# nana - synonymes



## MarionM

Bonsoir,

J'ai besoin d'un synonyme de "femme", version légèrement familière, du genre "minette" ou "nana", mais qui finisse par le son "ètre" (l'orthographe n'a pas d'importance, c'est déjà ça).

Quelqu'un a-t-il une idée?

Merci.

M.


----------



## geve

Etant assez peu inspirée, j'ai tenté de recourir à un artifice, mais n'ai rien pu trouver de mieux que _ancêtre_ (si c'est une femme âgée...), ou _contremaître_ (si elle est du genre autoritaire...) Il y a bien _traître_, aussi...

Voilà voilà... et pis c'est tout.


----------



## KaRiNe_Fr

Ne vaudrait-il pas mieux chercher un synonyme à l'autre mot qui fait la rime ? Moi, là, je sèche vraiment !


----------



## MarionM

Merci, Geve et Karine.
Malheureusement, la rime est "fenêtre", et mon bonhomme passe vraiment par la fenêtre.

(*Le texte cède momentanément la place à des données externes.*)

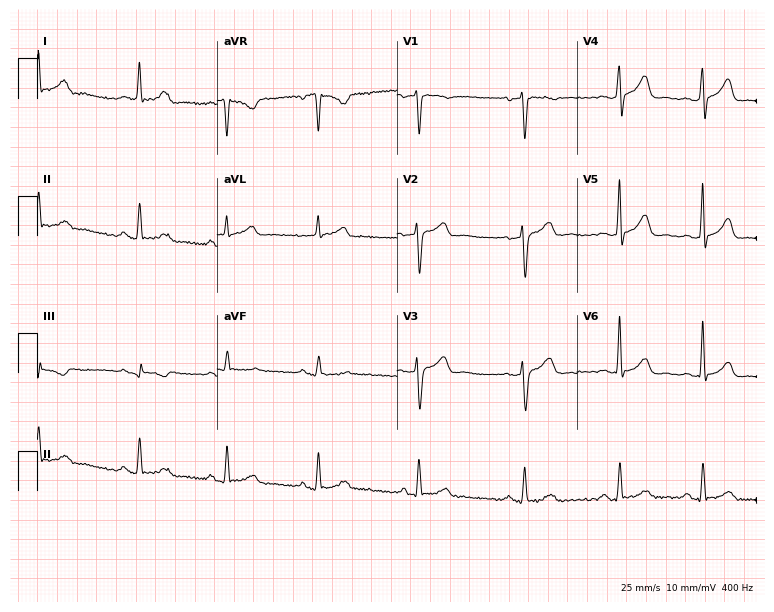
12-lead ECG (7.3-second recording at 400 Hz) from a 40-year-old female. Screened for six findings — first-degree AV block, right bundle branch block, left bundle branch block, sinus bradycardia, atrial fibrillation, sinus tachycardia — none is recorded.

J'ai peur qu'il soit difficile de changer.

Encore une mission pour l'Illumination de Deux Heures du Matin, ça, j'en ai bien peur...


----------



## geve

Et il ne peut pas traverser une baie vitrée, sous les yeux d'une mijaurée/pépée/... ?

Non, moi, face a l'obstacle, je crois que je serais lâche et tournerais la phrase autrement... (ça devient une fâcheuse habitude chez moi  )


----------



## KaRiNe_Fr

Et ce serait pas un "vasistas" ta fenêtre ? Après des rimes en "asse", ça se trouve (hélàs !).


----------



## MarionM

Geve : chez moi aussi, mais cette fois-ci (mal?)heureusement, mon éditeur est vachement bien... aucune chance qu'il me laisse m'en tirer aussi facilement. Cela dit, si j'arrive à le convaincre qu'il n'y a pas d'autre solution...

Karine : ah, le vasistas, ce serait un peu gonflé, mais peut-être jouable... Pour le coup, j'ai peur que ce soit la rime en "asse" qui soit trop vulgaire.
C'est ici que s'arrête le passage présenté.